Set parent to eval then student to train mode
Transfer set? How to build this?
"""
def distillation_loss(student_logits, teacher_logits, labels, T=2.0, alpha=0.5):
    """
    Compute the knowledge distillation loss.
    
    Args:
        student_logits: Logits from the student model
        teacher_logits: Logits from the teacher model
        labels: True labels
        T: Temperature for softening probability distributions
        alpha: Weight for the distillation loss vs. standard cross-entropy loss
    
    Returns:
        Combined loss
    """
    # Softmax with temperature for soft targets
    soft_targets = F.softmax(teacher_logits / T, dim=1)

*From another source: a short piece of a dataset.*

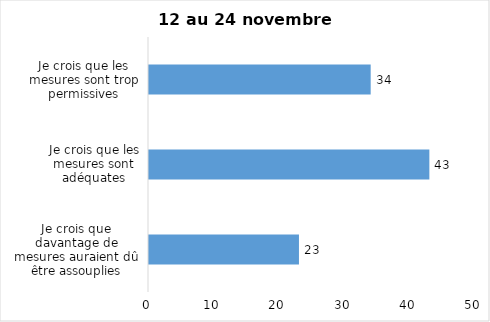
| Category | Series 0 |
|---|---|
| Je crois que davantage de mesures auraient dû être assouplies | 23 |
| Je crois que les mesures sont adéquates | 43 |
| Je crois que les mesures sont trop permissives | 34 |

    soft_prob = F.log_softmax(student_logits / T, dim=1)
    
    # Calculate the distillation loss (soft targets)
    # The T^2 term is to scale the gradients appropriately
    distillation = F.kl_div(soft_prob, soft_targets, reduction='batchmean') * (T * T)
    
    # Calculate the standard cross-entropy loss (hard targets)
    standard_loss = F.cross_entropy(student_logits, labels)
    
    # Return the weighted sum
    return alpha * distillation + (1 - alpha) * standard_loss

# Training function for the student model
def train_student(teacher_model, student_model, train_loader, optimizer, device, T=2.0, alpha=0.5):
    teacher_model.eval()  # Teacher model in evaluation mode
    student_model.train()  # Student model in training mode
    
    running_loss = 0.0
    for batch_idx, (data, target) in enumerate(train_loader):
        data, target = data.to(device), target.to(device)
        
        optimizer.zero_grad()
        
        # Forward pass with the teacher model (no gradient calculation needed)

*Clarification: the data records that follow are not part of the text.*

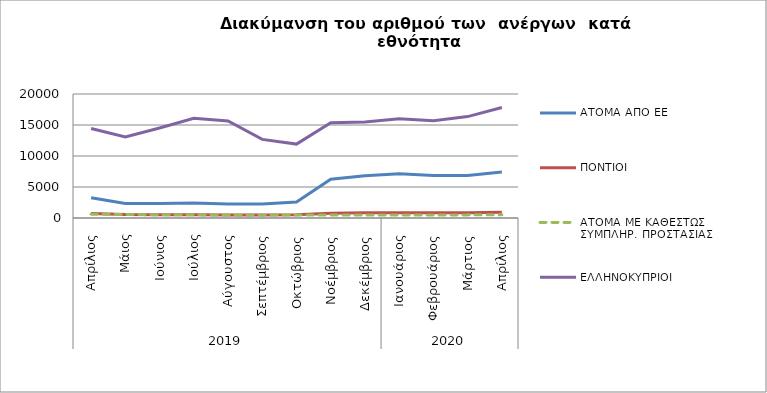
| Category | ΑΤΟΜΑ ΑΠΟ ΕΕ | ΠΟΝΤΙΟΙ | ΑΤΟΜΑ ΜΕ ΚΑΘΕΣΤΩΣ ΣΥΜΠΛΗΡ. ΠΡΟΣΤΑΣΙΑΣ | ΕΛΛΗΝΟΚΥΠΡΙΟΙ |
|---|---|---|---|---|
| 0 | 3279 | 709 | 623 | 14429 |
| 1 | 2334 | 556 | 567 | 13066 |
| 2 | 2332 | 537 | 525 | 14520 |
| 3 | 2405 | 513 | 509 | 16081 |
| 4 | 2278 | 474 | 486 | 15644 |
| 5 | 2278 | 504 | 497 | 12674 |
| 6 | 2586 | 518 | 475 | 11921 |
| 7 | 6266 | 775 | 476 | 15352 |
| 8 | 6810 | 834 | 465 | 15490 |
| 9 | 7137 | 866 | 490 | 15998 |
| 10 | 6870 | 843 | 480 | 15686 |
| 11 | 6874 | 847 | 504 | 16354 |
| 12 | 7404 | 915 | 519 | 17832 |

        with torch.no_grad():
            teacher_logits = teacher_model(data)
        
        # Forward pass with the student model
        student_logits = student_model(data)
        
        # Calculate the combined loss
        loss = distillation_loss(student_logits, teacher_logits, target, T, alpha)
        
        # Backward pass and optimization
        loss.backward()
        optimizer.step()
        
        running_loss += loss.item()
    
    return running_loss / len(train_loader)

In [None]:
def main():
    # Set device
    device = torch.device("cuda" if torch.cuda.is_available() else "cpu")
    
    # Load MNIST dataset
    transform = transforms.Compose([
        transforms.ToTensor(),
        transforms.Normalize((0.1307,), (0.3081,))
    ])
    
    train_dataset = torchvision.datasets.MNIST('./data', train=True, download=True, transform=transform)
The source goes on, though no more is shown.